Women sometimes point to the problem of Parental Alienation Syndrome and see it as a ploy by men (and sometimes, women) to discredit mothers (or dads) in order to gain custody and financial advantage. How many times have I heard from a distressed mother; “He doesn’t really care. He’s just getting involved temporally in order to show a judge that he’s a good father. I don’t believe it.” 

And so it goes.

In honor of fathers, I would like to put my two cents into the debate. Mothers count, and dads do as well: often with a unique and incredibly valuable contribution to raising healthy boys and girls. While a good mom can step up and give a child what he or she needs, in my experience, dads are equipped to parent in other important ways. 

In 2012, more fathers want to be involved with raising children. It is no accident that Hollywood produces movie after movie about flawed, but loving fathers or father figures – whether in intact families or in the context of divorce. Three Men and a Baby, Father of the Bride, Imagine That , Night at the Museum, and Mrs. Doubtfire all come easily to mind.  Nowadays, fathers are participating more with raising children and collaborating with mothers who often are in the workforce, themselves. 
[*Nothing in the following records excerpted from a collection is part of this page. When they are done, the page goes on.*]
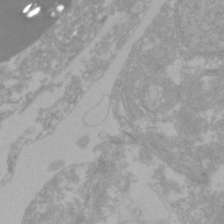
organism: Zebrafish
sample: Zebrafish embryo
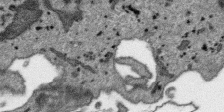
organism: Human
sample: Lung epithelial cells, uninfected (mock) control
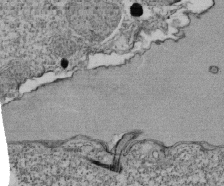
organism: Tetrahymena
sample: Cilia in tetrahymena
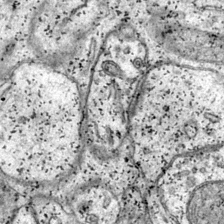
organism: Mouse
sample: Primary visual cortex
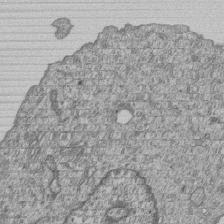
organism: Human
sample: MDA-MB-231 cells
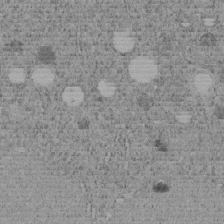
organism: C. elegans
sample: C. elegans embryo early stage
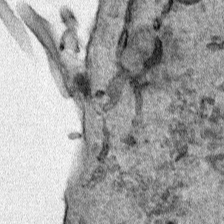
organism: Human
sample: Mitochondria in HCT116 cells
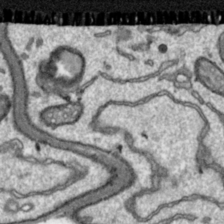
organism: Toxoplasma gondii
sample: Parasites in a vacuole inside a host cell
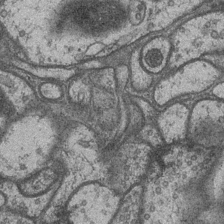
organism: Drosophila
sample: Optic medulla
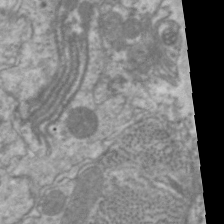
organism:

Feminism has succeeded in an unexpected way by fostering a generation of more involved and committed dads. For many families, raising kids is no longer the primary domain of women.
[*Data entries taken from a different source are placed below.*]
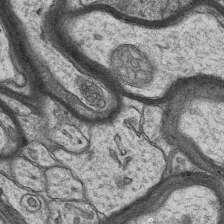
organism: Mouse
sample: CA1 Hippocampus
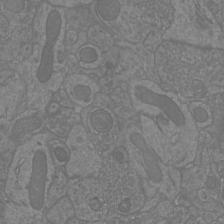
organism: Mouse
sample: Cortical neurons
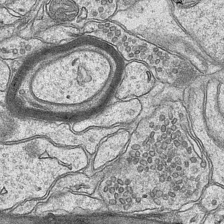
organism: Mouse
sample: CA1 Hippocampus
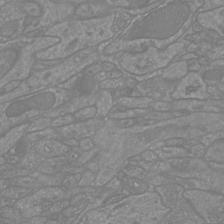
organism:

So, what are some of the unique contributions that a father can make? Let's boil it down to four, like quarters in a football game or bases in a baseball diamond. There are more, but simple is good.
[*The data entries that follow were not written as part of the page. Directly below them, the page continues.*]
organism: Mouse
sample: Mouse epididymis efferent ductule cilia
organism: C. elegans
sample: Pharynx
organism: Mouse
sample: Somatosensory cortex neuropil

  1. For a young child: A father can make a difference in the life of young children by injecting a different parenting style into the mix. If mom has been home all day or been the primary caretaker, her kids can feel a sense of consistency and regularity from her. She is there to feed them, pick them up and drop them off. Even if she’s working, the maternal instinct is often one of nurturing and providing for their many needs. A father comes home and all hell can break loose. Some moms don’t like it, but there’s real value in being picked up and wrestled with — or jostled a bit. It’s a sense of surprise and excitement that is in the world to go along with consistency and nurturing. While exciting a toddler is not an exclusively daddy trait, it’s my professional experience that men dominate this part of child rearing. And ask any toddler or school age child; they are rarely interested in giving up such fun. Down the road, these early memories can even encode a type of dramatic pleasure that can be a source of adult adventure and well being.

     

  2. How to treat a woman: A father can show by example how to treat his wife or ex with a dignity that comes from strength.  While no one is perfect all the time, a mature man’s deeds are even more important than his words. His boys need to see a healthy way to treat a woman, even if he’s upset with her at times. His girls need to see a standard that is not to be ignored when it’s their turn to have a partner in life. In the Intelligent Divorce, I argue that kids watch what we do and emulate it, whether we like it or not. If your wife or ex is provocative or belligerent, there are ways to protect yourself (as required) without stooping to a low level. This is true power and a great life lesson.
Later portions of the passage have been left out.